3.2 Memory Allocation Constraints (The "Rule of 16")
Dynamic array resizing during the simulation loop is computationally prohibitive. The architecture dictates a hard configuration limit: a maximum of 16 distinct entity classifications per type (16 flora species, 16 predator species, 16 substance types). The engine must pre-allocate all primary interaction matrices (e.g., shape (16, 16) for the Diet Compatibility Matrix and Trigger Matrix) based on these bounds during system initialization.
3.3 ECS Garbage Collection
To maintain optimal memory utilization, the ECS framework must enforce continuous garbage collection. Entities whose tracked parameters violate operational thresholds (e.g., population $n \le 0$) must be programmatically despawned, their localized memory freed, and their references purged from the Spatial Hash.
- Computational Optimization Directives
4.1 Spatial Query Resolution ($O(1)$ Complexity)

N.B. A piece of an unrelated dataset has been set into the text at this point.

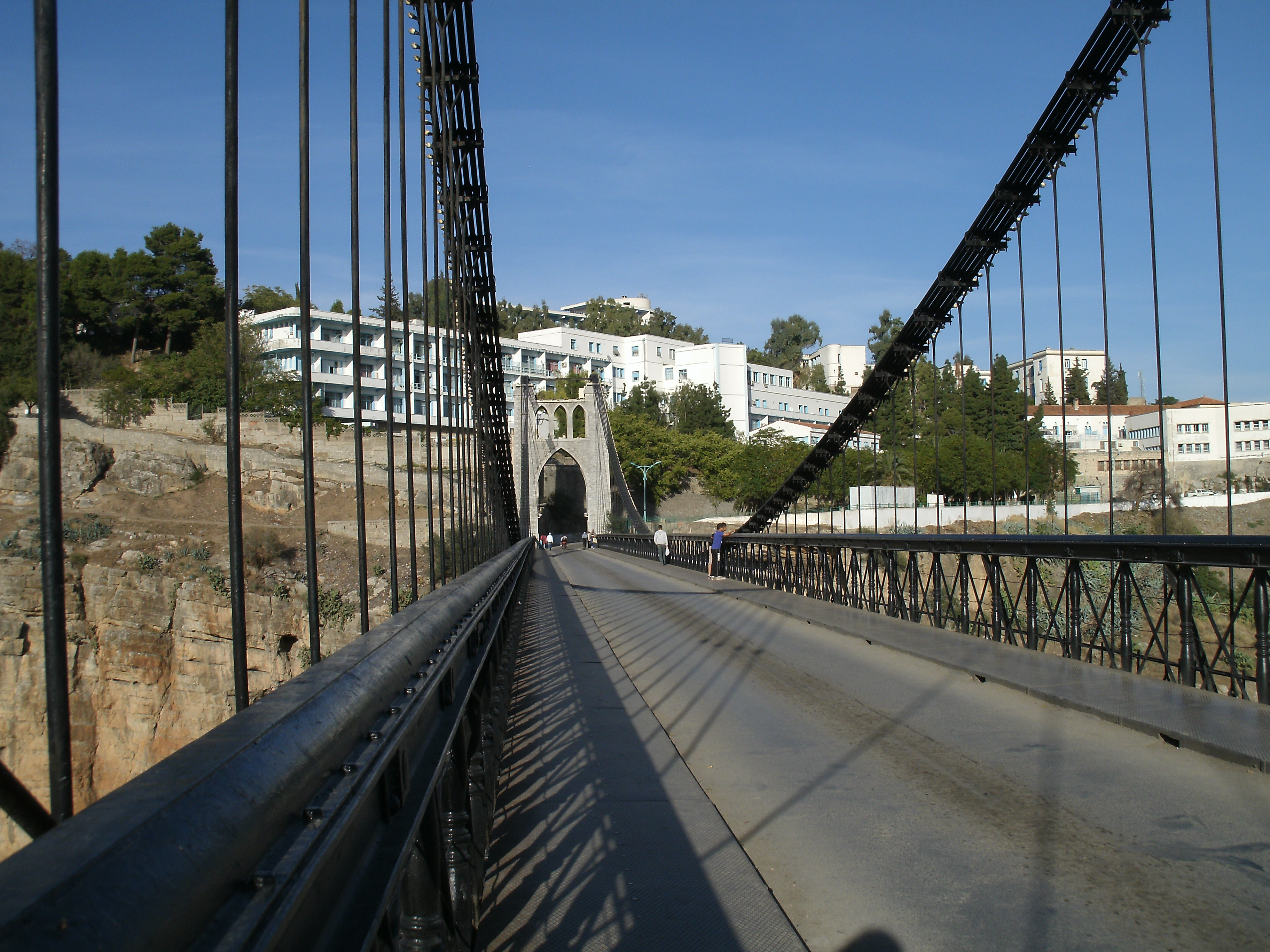 Le pont de Sidi M'Cid

The architectural framework must preclude inefficient $O(N^2)$ Euclidean distance evaluations for localized entity interactions. The ECS must implement a Spatial Hash or Grid Cell Roster, ensuring that positional queries (e.g., overlapping coordinate checks) are resolved with $O(1)$ temporal complexity.
4.2 Floating-Point Subnormal Mitigation
Continuous diffusion equations calculated via scipy convolutions naturally yield infinitely long tails of minuscule floating-point numbers. Processing these "subnormal" floats critically degrades CPU performance. Implementations must systematically enforce a minimum concentration threshold (e.g., truncating matrix values < 1e-4 to 0.0) immediately following convolution operations to preserve matrix sparsity.

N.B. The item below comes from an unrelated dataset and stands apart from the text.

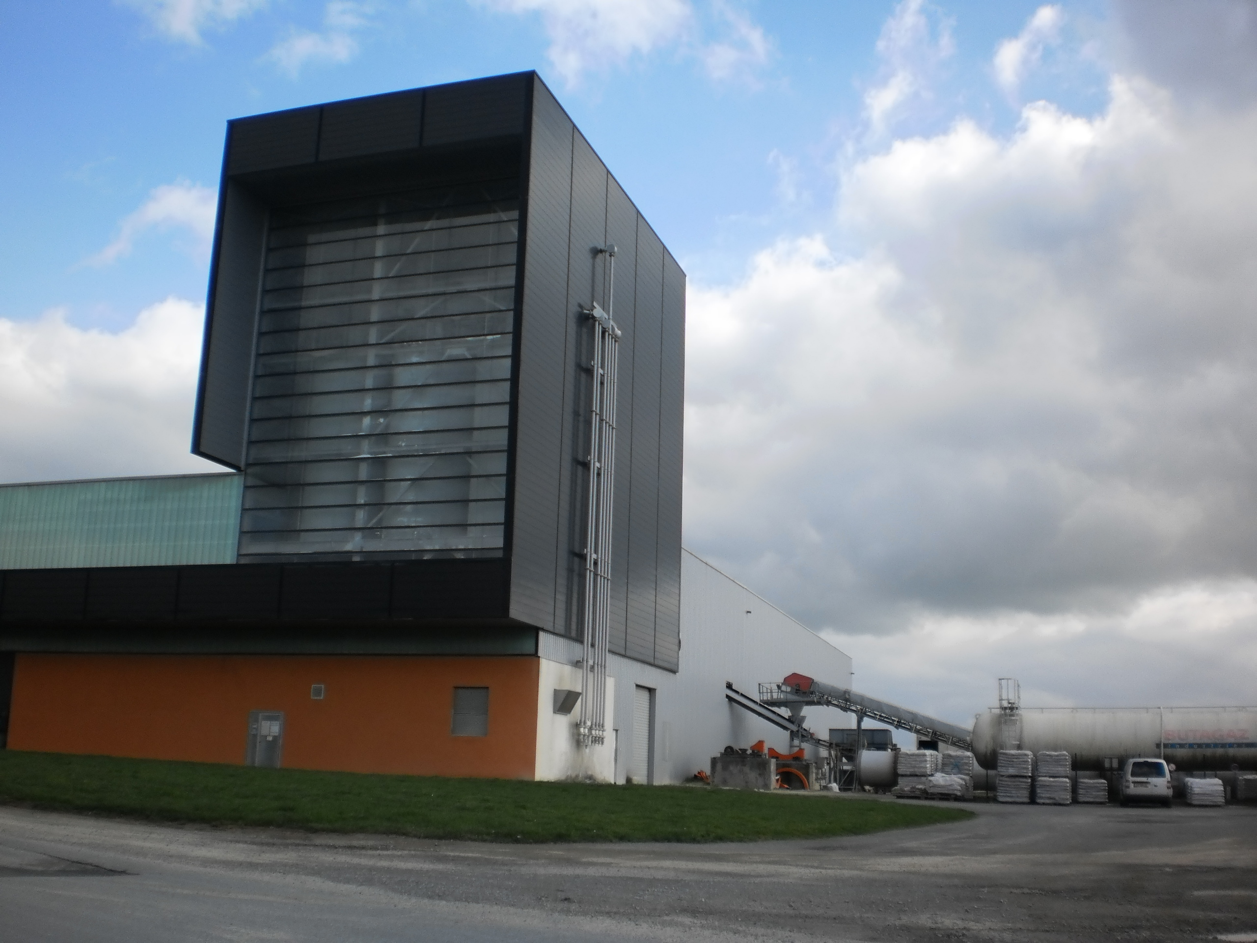 Vritz (Loire-Atlantique, France) - Carrière

4.3 Unified Pathfinding Gradients
Individual agent-based pathfinding calculations (e.g., Breadth-First Search) are strictly prohibited. The system must compute a singular, global flow_field_gradient per time step using numba. All discrete spatial entities must derive their vector transformations exclusively from this unified gradient.
- Interface and Telemetry Specifications
5.1 Network Endpoints
The FastAPI interface must explicitly expose the following operational routes:
POST /api/scenario/load: Ingests a pydantic-validated JSON payload containing the biotope configuration, topological bounds, and interaction matrices.
POST /api/simulation/start and POST /api/simulation/pause: Controls the asynchronous execution loop.
WS /ws/simulation/stream: Establishes a WebSocket connection to stream compressed two-dimensional state matrices to a connected client at a fixed tick rate.
5.2 Data Export
The polars telemetry engine must provide programmatic utilities to dump aggregated Lotka-Volterra metrics (population trajectories and energy distributions) into standardized CSV or JSON formats upon simulation termination.